Luckily though, Jacques Chirac is a political animal. And in this regard, a forthcoming birthday event could serve him well. In January 2003, France and Germany will celebrate the 40th anniversary of the famous Elysée Treaty which established the Franco-German engine that became the driving force in European policymaking.
This symbolic date could become the occasion of a major trade-off along these lines: France and Germany agree on a common declaration on the future of the EU. Germany accepts a continued role for a Common Agricultural Policy at the European level.
And France, for its part, accepts partial national co-financing. In addition, both nations agree on decreases in the total share of agriculture spending in the EU budget from some 50% to the low 40% range. This frees money for other tasks of the European Union — such as common research and technology, as well as foreign and security policy.

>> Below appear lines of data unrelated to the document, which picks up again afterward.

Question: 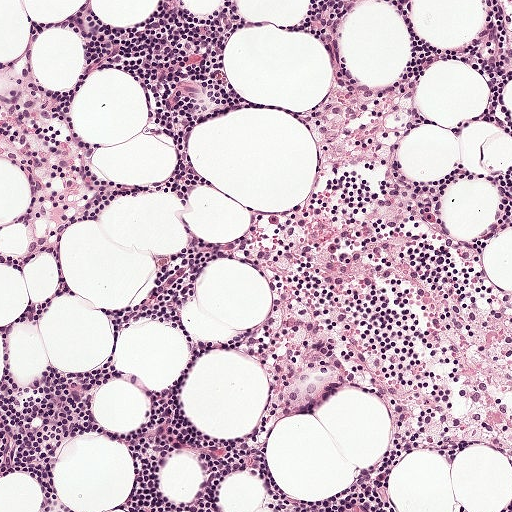
At roughly what magnification is this field shown?

Choices:
 (A) about 10×
 (B) about 2.5×
 (C) about 20×
 (D) about 5×
 (E) about 40×

Answer: (A) about 10×
A 0.5-mm field of an H&E-stained sentinel lymph node from a breast-cancer patient (whole-slide image), shown at about 10×, about 0.97 µm per pixel.
Question: 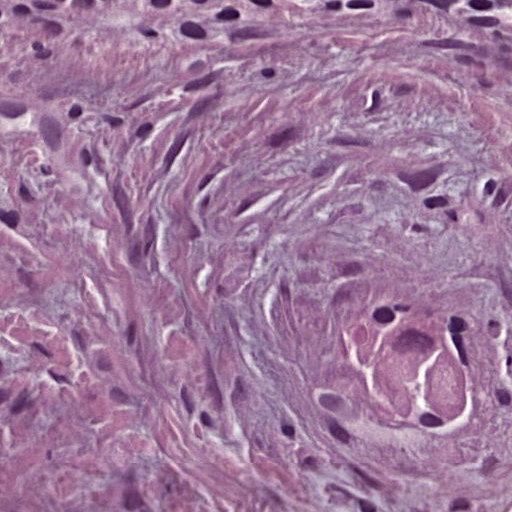
At roughly what magnification is this field shown?

Choices:
 (A) about 2.5×
 (B) about 40×
 (C) about 10×
 (D) about 5×
 (E) about 20×

Answer: (B) about 40×
Lymph node section stained with H&E, from a whole-slide image of a breast-cancer sentinel node. Magnification about 40×, about 0.12 mm across the frame, about 0.24 µm per pixel.
One metastatic tumour region; its boundary, reduced to 6 corners and listed clockwise: (373, 293), (437, 309), (489, 367), (450, 437), (369, 427), (314, 340).
One more small tumour piece is annotated here but not outlined.
About 5% of the image area is annotated as tumour.
Question: 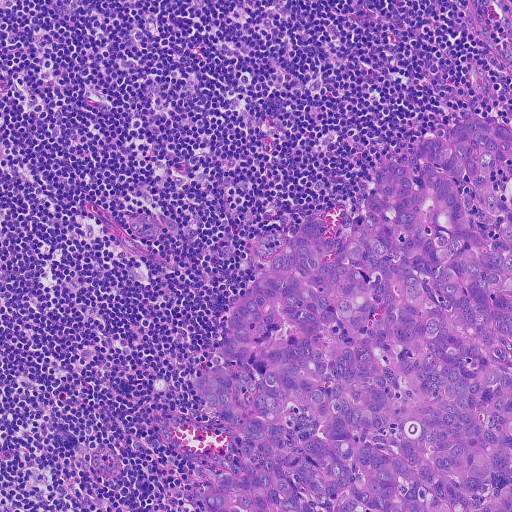
At roughly what magnification is this field shown?

Choices:
 (A) about 10×
 (B) about 5×
 (C) about 2.5×
 (D) about 20×
 (E) about 40×

Answer: (A) about 10×
A 0.46-mm field of an H&E-stained sentinel lymph node from a breast-cancer patient (whole-slide image), shown at about 10×, about 0.91 µm per pixel.
Metastatic tumour outline, simplified to 17 points and listed clockwise in crop pixels (x, y): (474, 112), (511, 128), (511, 511), (210, 510), (200, 492), (210, 472), (222, 473), (232, 433), (205, 413), (193, 380), (223, 359), (215, 350), (310, 216), (324, 218), (323, 237), (351, 234), (388, 160).
About 35% of this field is tumour.
Question: 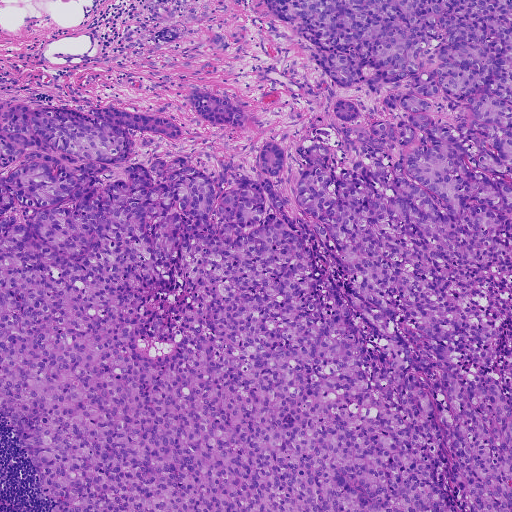
At roughly what magnification is this field shown?

Choices:
 (A) about 2.5×
 (B) about 40×
 (C) about 20×
 (D) about 5×
 (E) about 10×

Answer: (D) about 5×
This is a crop of a whole-slide image: an H&E-stained breast-cancer sentinel lymph node section at roughly 5× magnification (about 1.8 µm per pixel; the crop spans about 0.93 mm).
Three metastatic tumour regions, each outlined as a closed clockwise path in crop pixels (x, y), largest first: region 1: (263, 0), (511, 0), (511, 511), (52, 511), (0, 411), (0, 102), (179, 125), (127, 130), (111, 180), (176, 156), (258, 181), (278, 144), (270, 181), (316, 221), (294, 190), (303, 135), (346, 122), (331, 110), (349, 97), (350, 126), (398, 110), (389, 86), (334, 82); region 2: (192, 89), (210, 92), (244, 109), (248, 117), (245, 125), (236, 127), (218, 125), (201, 118), (189, 105), (187, 96); region 3: (165, 28), (176, 32), (179, 34), (178, 38), (171, 41), (167, 41), (160, 41), (156, 39), (154, 35), (157, 32).
One more small tumour piece is annotated here but not outlined.
About 80% of this field is tumour.

A declaration of principles in January 2003 would be sufficient for the moment — and ease the way toward enlargement. Details could be fixed later, beginning as early as 2004, but definitely by 2006 — when the new budgetary framework of the enlarged EU will have to be negotiated.
This scenario might be especially politically compelling to both countries if opposition leader Edmund Stoiber wins the forthcoming German elections in September. This outcome would result in an alignment reminiscent of the historic couple of de Gaulle and Adenauer, two conservatives who signed the original Elysée Treaty.
All that President Chirac needs for the moment is a bit of time to get France onto the right track — and an indulgent German government that does not put too much pressure on him right now. After all, the trade-off between the French farmers and Europe's future only becomes easier for Chirac to handle over time. Since he can't be re-elected in 2007, he may indeed choose Europe's future over France's past. This would earn him a prominent place in history books.
It's his choice to make. Especially now that Mr. Chirac enjoys a position almost as powerful as General de Gaulle's, if he wants to be remembered as a great EU modernizer, he can.
Just as Helmut Kohl promoted the European vision in the 1990s after the crumbling of the wall, perhaps France's Chirac will emerge as the European leader at the outset of the 21st century.